The 2011 Cadillac CTS and Infiniti M37/M56 earn the top rating of good in recent roof strength tests that assess how well vehicles would protect people in rollover crashes. The Lexus GS and Audi A6, both tested as 2010 models, are rated acceptable, and the Acura RL, also a 2010, is rated marginal for rollover protection.

After the latest roof strength tests, the CTS and M37/M56 also earn the Institute's Top Safety Pick award with good ratings in all 4 Institute safety evaluations, and electronic stability control, which research shows can help drivers stay out of crashes altogether.

"The test results show that manufacturers are moving quickly to improve the rollover safety of their newest designs," says Institute president Adrian Lund.

The BMW 5 series, Hyundai Genesis, Lincoln MKS, Mercedes E class, and Volvo S80 also are Top Safety Pick winners in the large luxury class based on test results released earlier.

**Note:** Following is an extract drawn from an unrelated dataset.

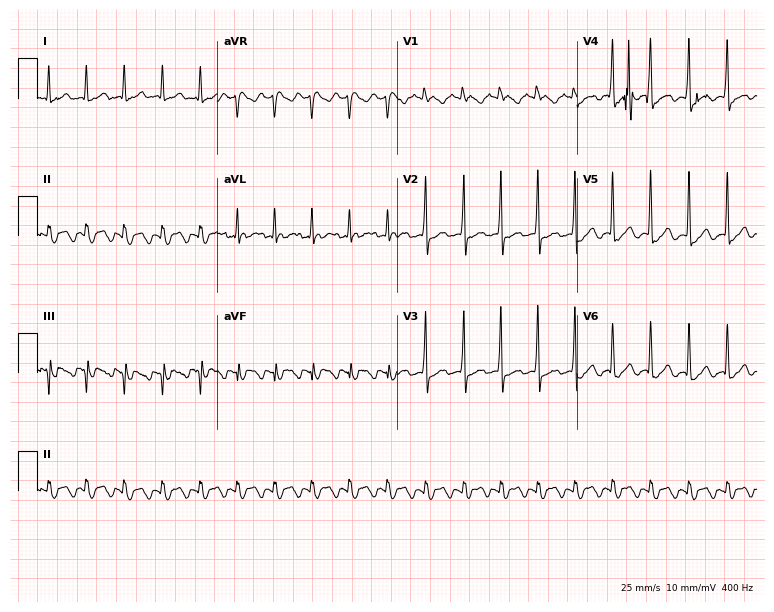
12-lead ECG from a 75-year-old male (7.3-second recording at 400 Hz). No first-degree AV block, right bundle branch block, left bundle branch block, sinus bradycardia, atrial fibrillation or sinus tachycardia recorded for this tracing. Findings outside these six are not listed.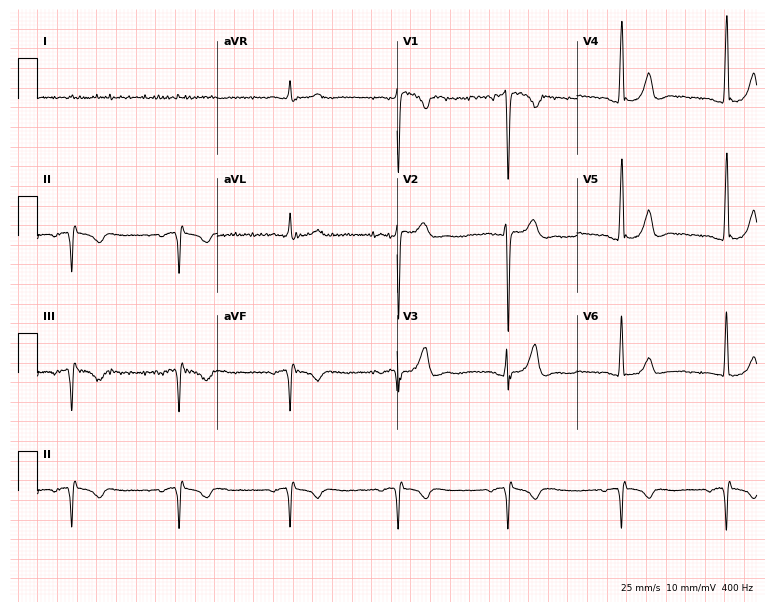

The Institute evaluates rollover protection using a roof strength test. In this test a metal plate is pushed against one corner of a vehicle's roof at a constant speed. The maximum force sustained by the roof before 5 inches of crush is compared to the vehicle's weight to find the strength-to-weight ratio. This is a good assessment of vehicle structural protection in rollover crashes. Good rated vehicles have roofs that can withstand a force equal to at least 4 times the vehicle's weight.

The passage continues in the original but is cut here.